── Listed records ──
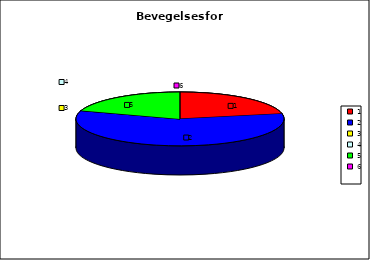
| Category | Series 0 |
|---|---|
| 0 | 5.7 |
| 1 | 15.1 |
| 2 | 0 |
| 3 | 0 |
| 4 | 5.2 |
| 5 | 0 |
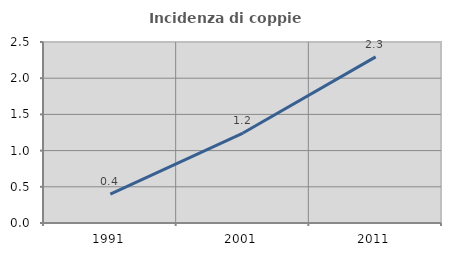
| Category | Incidenza di coppie miste |
|---|---|
| 1991.0 | 0.397 |
| 2001.0 | 1.242 |
| 2011.0 | 2.295 |
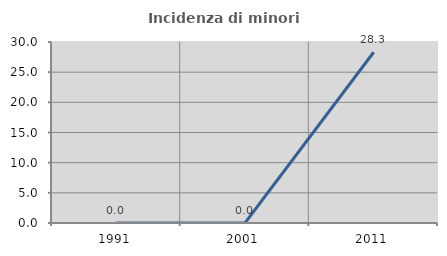
| Category | Incidenza di minori stranieri |
|---|---|
| 1991.0 | 0 |
| 2001.0 | 0 |
| 2011.0 | 28.302 |
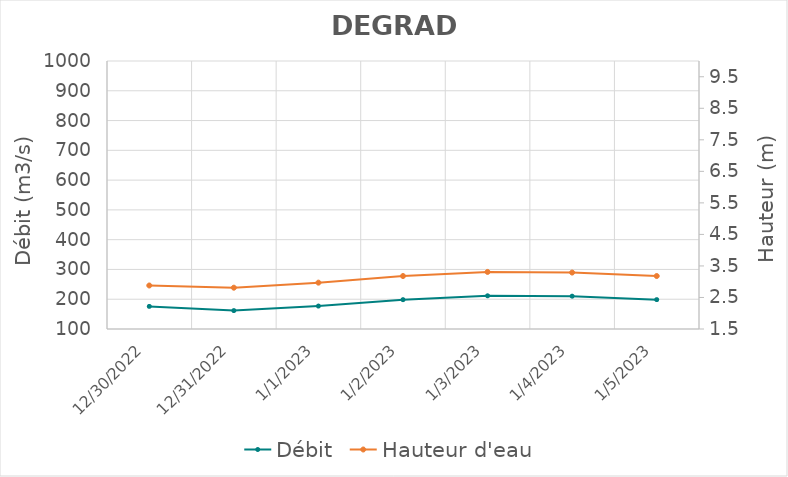
| Category | Débit |
|---|---|
| 6/29/22 | 434.28 |
| 6/28/22 | 304.07 |
| 6/27/22 | 278.42 |
| 6/26/22 | 300.35 |
| 6/25/22 | 334.04 |
| 6/24/22 | 355 |
| 6/23/22 | 376.79 |
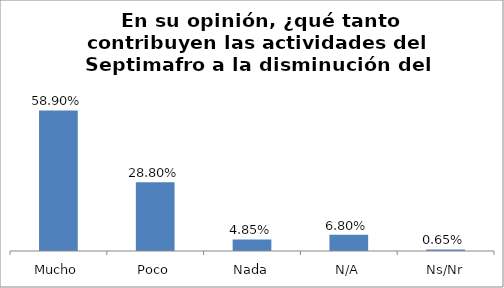
| Category | Total |
|---|---|
| Mucho | 0.589 |
| Poco | 0.288 |
| Nada | 0.049 |
| N/A | 0.068 |
| Ns/Nr | 0.006 |
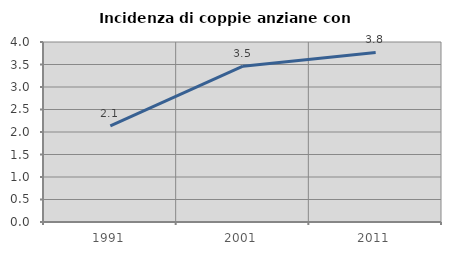
| Category | Incidenza di coppie anziane con figli |
|---|---|
| 1991.0 | 2.135 |
| 2001.0 | 3.463 |
| 2011.0 | 3.768 |
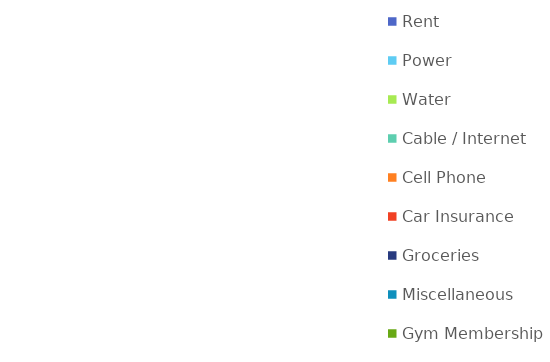
| Category | Series 0 |
|---|---|
| Rent | 0 |
| Power | 0 |
| Water | 0 |
| Cable / Internet | 0 |
| Cell Phone | 0 |
| Car Insurance | 0 |
| Groceries | 0 |
| Miscellaneous | 0 |
| Gym Membership | 0 |
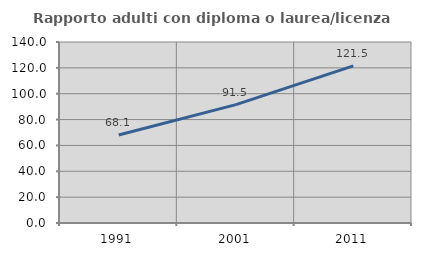
| Category | Rapporto adulti con diploma o laurea/licenza media  |
|---|---|
| 1991.0 | 68.079 |
| 2001.0 | 91.537 |
| 2011.0 | 121.531 |
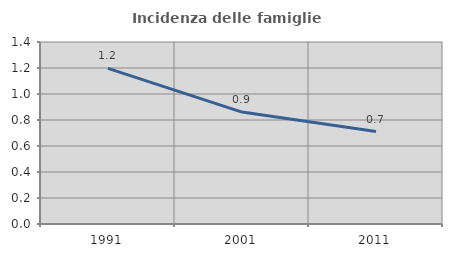
| Category | Incidenza delle famiglie numerose |
|---|---|
| 1991.0 | 1.197 |
| 2001.0 | 0.861 |
| 2011.0 | 0.711 |
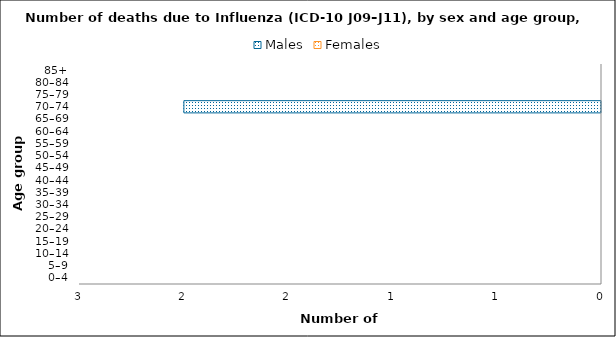
| Category | Males | Females |
|---|---|---|
| 0–4 | 0 | 0 |
| 5–9 | 0 | 0 |
| 10–14 | 0 | 0 |
| 15–19 | 0 | 0 |
| 20–24 | 0 | 0 |
| 25–29 | 0 | 0 |
| 30–34 | 0 | 0 |
| 35–39 | 0 | 0 |
| 40–44 | 0 | 0 |
| 45–49 | 0 | 0 |
| 50–54 | 0 | 0 |
| 55–59 | 0 | 0 |
| 60–64 | 0 | 0 |
| 65–69 | 0 | 0 |
| 70–74 | -2 | 0 |
| 75–79 | 0 | 0 |
| 80–84 | 0 | 0 |
| 85+ | 0 | 0 |
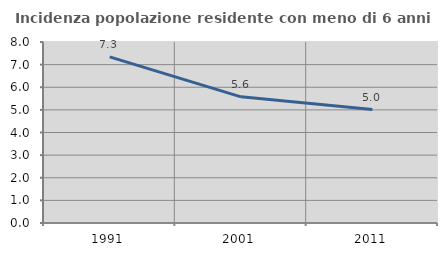
| Category | Incidenza popolazione residente con meno di 6 anni |
|---|---|
| 1991.0 | 7.345 |
| 2001.0 | 5.577 |
| 2011.0 | 5.015 |
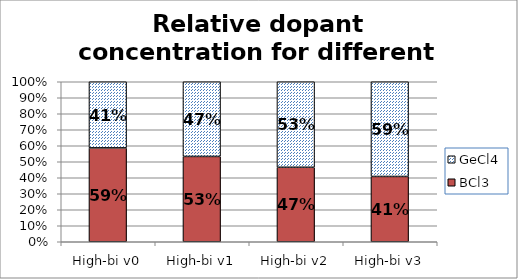
| Category | BCl3 | GeCl4 |
|---|---|---|
| High-bi v0 | 0.587 | 0.413 |
| High-bi v1 | 0.533 | 0.467 |
| High-bi v2 | 0.466 | 0.534 |
| High-bi v3 | 0.408 | 0.592 |
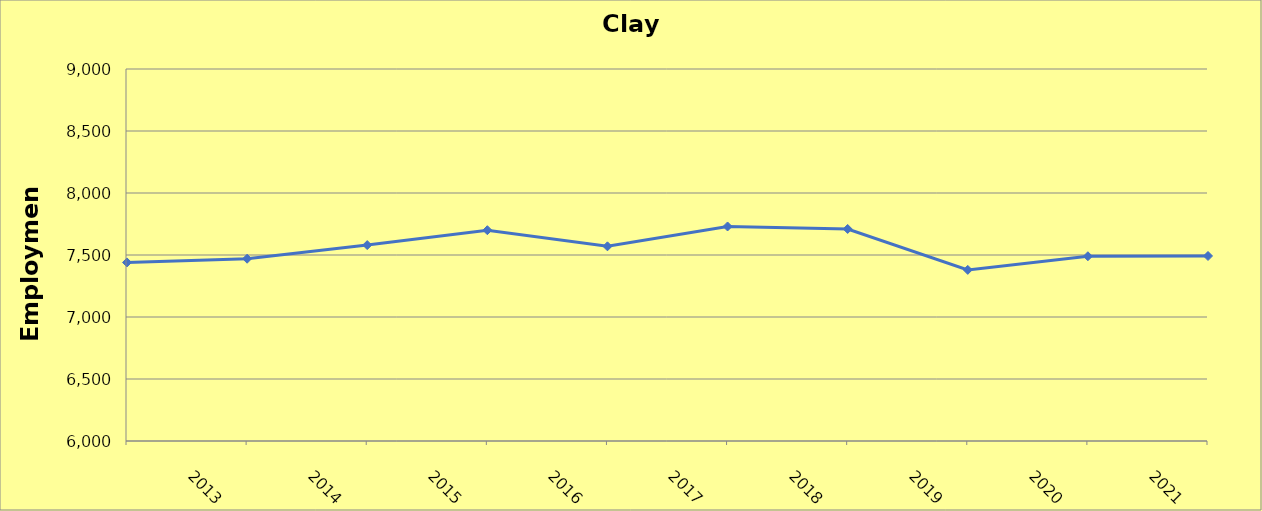
| Category | Clay County |
|---|---|
| 2013.0 | 7440 |
| 2014.0 | 7470 |
| 2015.0 | 7580 |
| 2016.0 | 7700 |
| 2017.0 | 7570 |
| 2018.0 | 7730 |
| 2019.0 | 7710 |
| 2020.0 | 7380 |
| 2021.0 | 7490 |
| 2022.0 | 7492 |
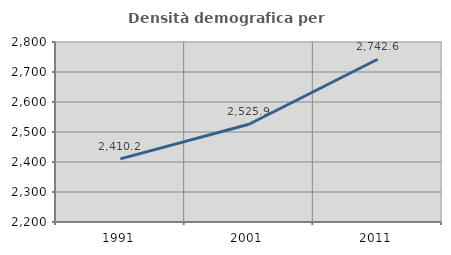
| Category | Densità demografica |
|---|---|
| 1991.0 | 2410.248 |
| 2001.0 | 2525.868 |
| 2011.0 | 2742.576 |
───
> [Description of the task]
One exact copy of the data is required, and it should hold no pictures.

> [Answer to this problem]
| Category | Series 0 |
|---|---|
| 0 | 5.7 |
| 1 | 15.1 |
| 2 | 0 |
| 3 | 0 |
| 4 | 5.2 |
| 5 | 0 |
| Category | Incidenza di coppie miste |
|---|---|
| 1991.0 | 0.397 |
| 2001.0 | 1.242 |
| 2011.0 | 2.295 |
| Category | Incidenza di minori stranieri |
|---|---|
| 1991.0 | 0 |
| 2001.0 | 0 |
| 2011.0 | 28.302 |
| Category | Débit |
|---|---|
| 6/29/22 | 434.28 |
| 6/28/22 | 304.07 |
| 6/27/22 | 278.42 |
| 6/26/22 | 300.35 |
| 6/25/22 | 334.04 |
| 6/24/22 | 355 |
| 6/23/22 | 376.79 |
| Category | Total |
|---|---|
| Mucho | 0.589 |
| Poco | 0.288 |
| Nada | 0.049 |
| N/A | 0.068 |
| Ns/Nr | 0.006 |
| Category | Incidenza di coppie anziane con figli |
|---|---|
| 1991.0 | 2.135 |
| 2001.0 | 3.463 |
| 2011.0 | 3.768 |
| Category | Series 0 |
|---|---|
| Rent | 0 |
| Power | 0 |
| Water | 0 |
| Cable / Internet | 0 |
| Cell Phone | 0 |
| Car Insurance | 0 |
| Groceries | 0 |
| Miscellaneous | 0 |
| Gym Membership | 0 |
| Category | Rapporto adulti con diploma o laurea/licenza media  |
|---|---|
| 1991.0 | 68.079 |
| 2001.0 | 91.537 |
| 2011.0 | 121.531 |
| Category | Incidenza delle famiglie numerose |
|---|---|
| 1991.0 | 1.197 |
| 2001.0 | 0.861 |
| 2011.0 | 0.711 |
| Category | Males | Females |
|---|---|---|
| 0–4 | 0 | 0 |
| 5–9 | 0 | 0 |
| 10–14 | 0 | 0 |
| 15–19 | 0 | 0 |
| 20–24 | 0 | 0 |
| 25–29 | 0 | 0 |
| 30–34 | 0 | 0 |
| 35–39 | 0 | 0 |
| 40–44 | 0 | 0 |
| 45–49 | 0 | 0 |
| 50–54 | 0 | 0 |
| 55–59 | 0 | 0 |
| 60–64 | 0 | 0 |
| 65–69 | 0 | 0 |
| 70–74 | -2 | 0 |
| 75–79 | 0 | 0 |
| 80–84 | 0 | 0 |
| 85+ | 0 | 0 |
| Category | Incidenza popolazione residente con meno di 6 anni |
|---|---|
| 1991.0 | 7.345 |
| 2001.0 | 5.577 |
| 2011.0 | 5.015 |
| Category | BCl3 | GeCl4 |
|---|---|---|
| High-bi v0 | 0.587 | 0.413 |
| High-bi v1 | 0.533 | 0.467 |
| High-bi v2 | 0.466 | 0.534 |
| High-bi v3 | 0.408 | 0.592 |
| Category | Clay County |
|---|---|
| 2013.0 | 7440 |
| 2014.0 | 7470 |
| 2015.0 | 7580 |
| 2016.0 | 7700 |
| 2017.0 | 7570 |
| 2018.0 | 7730 |
| 2019.0 | 7710 |
| 2020.0 | 7380 |
| 2021.0 | 7490 |
| 2022.0 | 7492 |
| Category | Densità demografica |
|---|---|
| 1991.0 | 2410.248 |
| 2001.0 | 2525.868 |
| 2011.0 | 2742.576 |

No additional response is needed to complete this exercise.